Within a year and a half of hard slog and harder terror though, I have learned to cycle, tried my uncoordinated hand at lawn bowls, hockey, netball and badminton, and battled lifelong aquaphobia to finally take – incredibly tentatively – to the water.  Amazingly, I have taken weightlifting and judo lessons with Olympians, enjoyed a private track session on the Sir Chris Hoy Velodrome and competed in my first triathlon alongside the Para-triathlon World Champion. Not so amazingly, I’ve broken bikes and bones, cried my way through a badminton match, and lost a few fingernails and a damn sight more pride along the way.  Particular highlights have been trying gymnastics with the circus and getting my ass handed to me by a primary school class of ten year-olds at pretty much every athletics event.  It’s been that sort of challenge.

But whether it’s leaving a Paula-shaped dent in the local cycle path or inspiring a presentation by the President of the Commonwealth Games Federation, HRH Prince Imran, this adventure has made its mark more than anyone really expected.  You see, this isn’t the story of a clumsy oaf falling over her own training-shoed feet in varying locations.  Okay, it isn’t just that.  It’s more the tale of a painfully-self-conscious wallflower leaving the brickwork, weeding out her insecurities and heading for the border of sporting prowess.  It’s also a call to action for everyone who has ever thought they can’t, to shake off the bonds of self-doubt, go outside and, well, can.  I now regularly update BBC Scotland listeners on my progress on the Macaulay and Co show - and Fred Macaulay himself took me along to try shooting recently for his new BBC 1 programme ( In short, it has been a crazy old year.

But where has this journey left little stressed Paula?  I still blink so much that I need pebbles in my pockets to keep me grounded but nowadays, instead of hiding away and limiting life’s opportunities, I wear my nerves as a badge of achievement, proud of every little step towards confidence in spite of my anxiety.

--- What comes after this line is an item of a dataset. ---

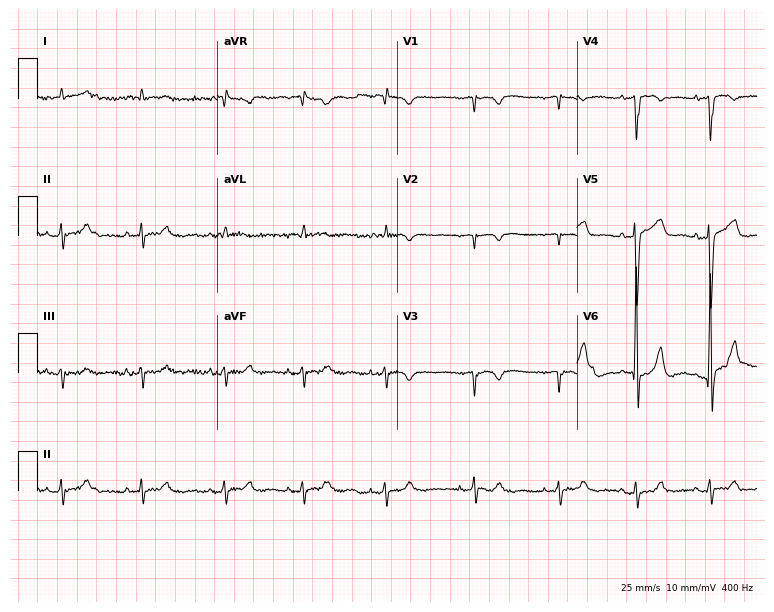
Standard 12-lead ECG recorded from a male, 82 years old (7.3-second recording at 400 Hz). None of these six findings is recorded: first-degree AV block, right bundle branch block, left bundle branch block, sinus bradycardia, atrial fibrillation, sinus tachycardia. Findings outside these six are not listed.

And somehow, things don’t seem so difficult.  Sure, I still fall over my own shadow most days, and I’ll never be a medal-wearing athlete, but I’ve come to realise that being the worst at something is often better than being the best.  I’m not quite comfortable saying that my silly challenge has inspired folk, but I know that many reluctant try-ers have returned to their particular field or attempted new activities after watching me tumble my way to one finish line or another (action replays available at:  It seems, when there’s someone out there showing you how bad you could never be, it’s much easier to give new things a try. 
I plan to keep going with my challenge after Glasgow 2014, trying every new thing out there, braving the world on behalf of all those who, like young Paula, aren’t quite ready to do so themselves. My world was once very small, through choice as much as necessity, but now, it seems, it’s growing every day.   And somehow I’m managing to foster that growth in the lives of many others too.  As only one shy, five-feet-nothing girl from a flat in Glasgow, I think that’s pretty special.

It’s true, I’m not a superhero, but then, neither am I an athlete and yet, here I am, sixteen sports down with a few Olympians among my supporter list and my gurning face all over the papers. I'm an ordinary person with an extraordinary story – and other ordinary people seem to really respond to that. 

I don’t own a cape, I’ve never rescued a damsel (hell, I’ve never met one), and I wouldn’t even know what to do with a batarang.

But I have overthrown my own worst enemy.  And surely that earns me some superhero points."